Oh, do I wish He didn't trust me quite so much!
Seriously though, life is full of challenges. The things that I struggle with daily, you might find to be a piece of cake. The things you struggle with, might be harder or easier for me. I have learned that every single one of us have trials. And whatever they might be, they are hard!
But as I look at this, I am thinking how much He must trust us. He allows us to endure those trials. He doesn't step in and take them from us, even when we wish Him to. He allows us to experience life, in all it's joys and sorrows. He allows us to learn and to grow and to become.
As hard as that can be, I am grateful for the opportunity to learn and change. I would not learn near as much without the trials that I have experienced. As much as I don't like them when I am going through them, I must admit that I learn. Oh how much I learn.
I also must admit, I appreciate the joys so much more than I used to. It is easier to feel them intensely after I have gone through the trials. I am better able to see the blessings among the sorrows. I am better able to see His hand in my life. I cherish every single moment of joy in my life. I also have learned to recognize them. I know that He does send blessings along our way to help us in our journey. I know that He loves me. I know that He cares. And for now, that will be enough.
I agree with everything that you've said here, but I have a question.
ReplyDeleteWhat does one do when these "lesson opportunities" lead, not to growth, but to bitterness and anger because one never seems to catch a brake? When there is a constant hammering, with no moment of rest from the hurt, how does one keep from becoming bitter and/or angry?
Thanks for your nice post. Have a bless day!

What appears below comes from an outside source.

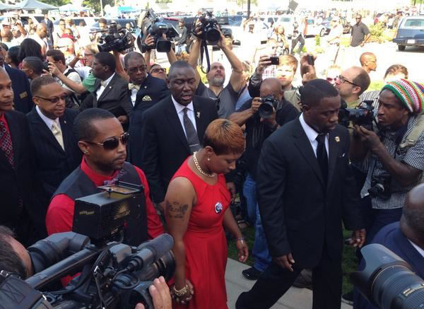 2014'te ABD'nin Ferguson kentinde vurulan Michael Brown'ı anma töreninden bir görüntü. Kırmızı elbiseli kadın vurulan gencin annesi Lesley McSpadden.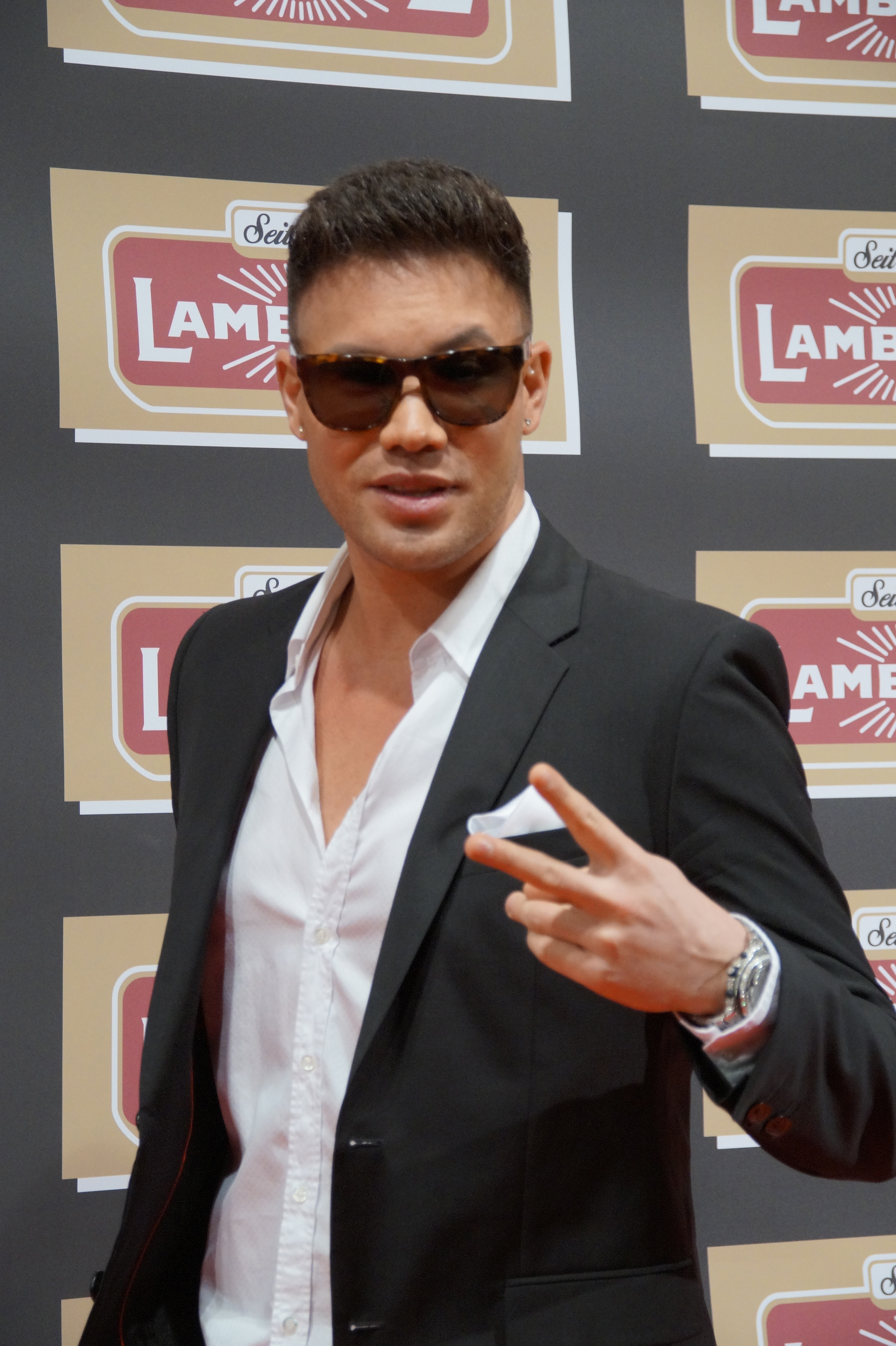 Kay One bei der Lambertz Monday Night, im Februar 2016.

I am going through those things in my own life. The best advice I can give is to keep praying. Pray for those who hurt you, pray for those who are unkind and rude. Pray for peace even without understanding. Pray for yourself that you will find what you need. I have learned that bitterness and anger only hurts me. It doesn't hurt anyone else. Sometimes, it seems like I wallow in it for awhile, but then I decide that is not the person I want to be. You are welcome to email me. I would love to talk to you more.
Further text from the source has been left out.